■ TASK PROMPT ■
Lines from the one containing "Vista aerea del Parque Central de Nou Barris" through the end of the listing are what is wanted, given again exactly with both ends included and pictures left out.

■ DATA SHOWN ■
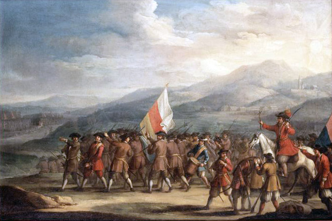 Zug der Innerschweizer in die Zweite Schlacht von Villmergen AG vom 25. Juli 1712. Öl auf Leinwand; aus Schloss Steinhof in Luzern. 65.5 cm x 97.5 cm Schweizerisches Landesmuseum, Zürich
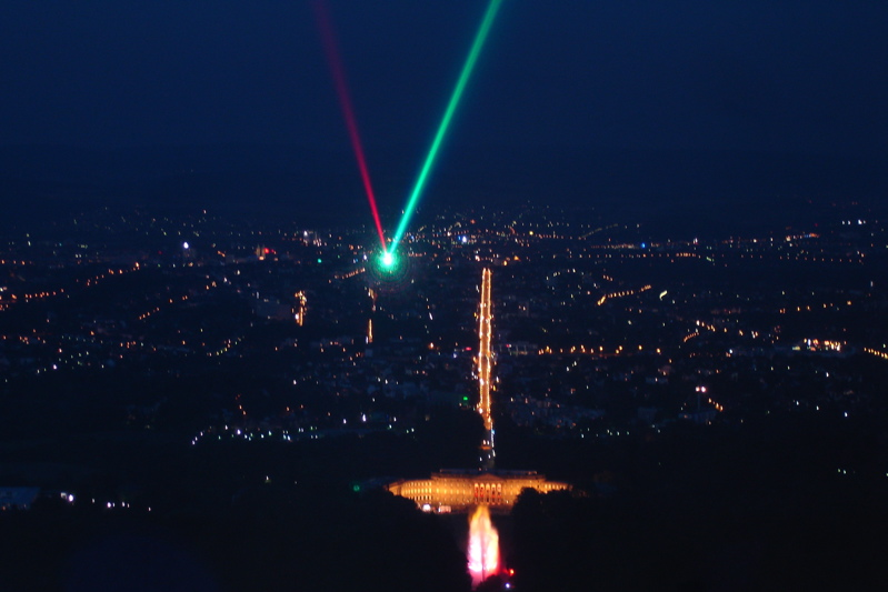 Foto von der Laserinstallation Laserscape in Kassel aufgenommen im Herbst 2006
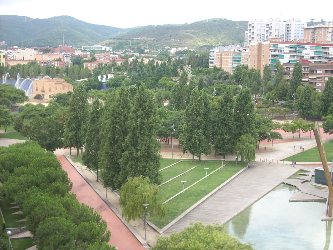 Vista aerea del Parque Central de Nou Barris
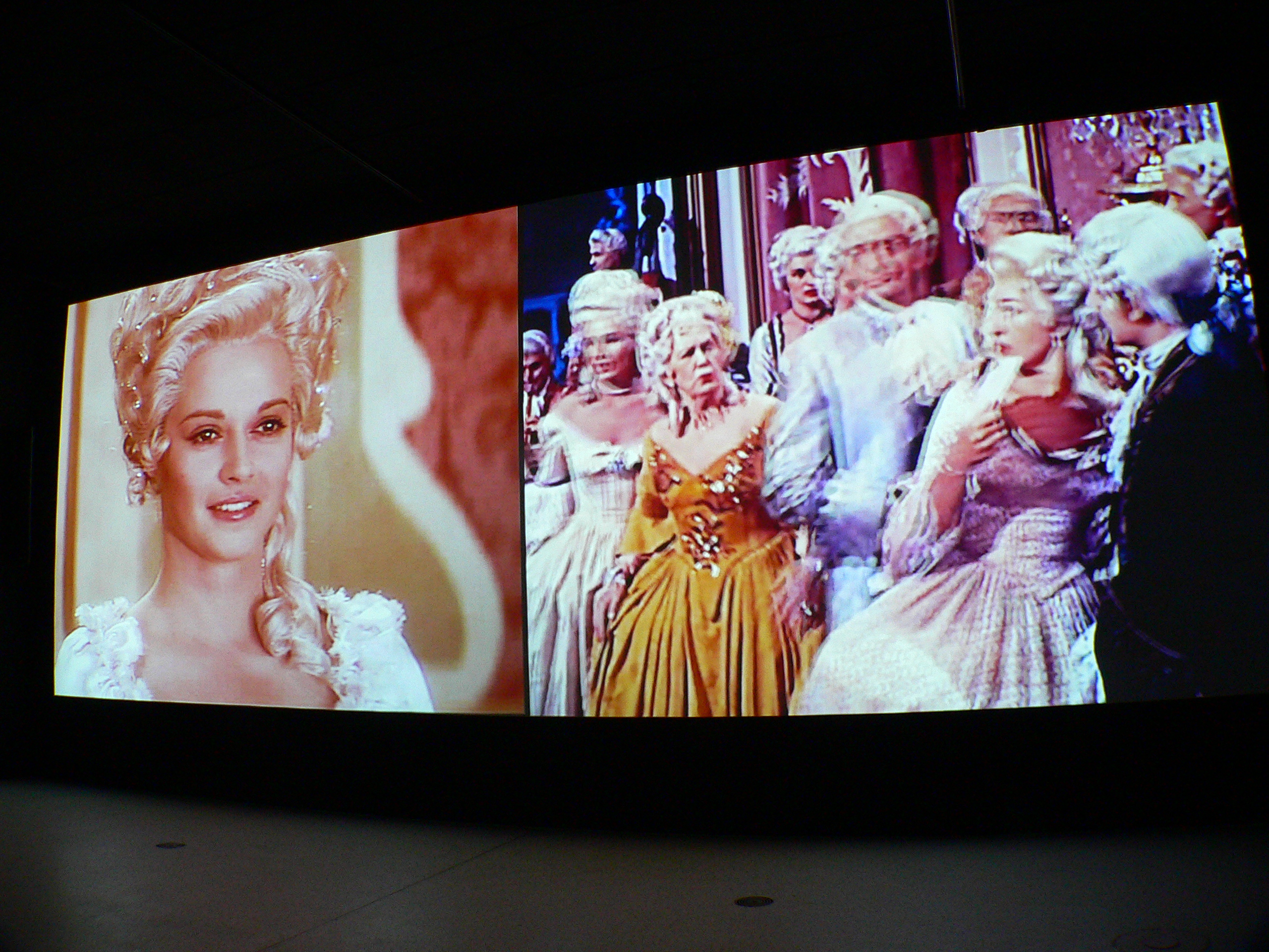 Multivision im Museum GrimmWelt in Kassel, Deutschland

■ ANSWER TO THIS EXERCISE ■
 Vista aerea del Parque Central de Nou Barris
 Multivision im Museum GrimmWelt in Kassel, Deutschland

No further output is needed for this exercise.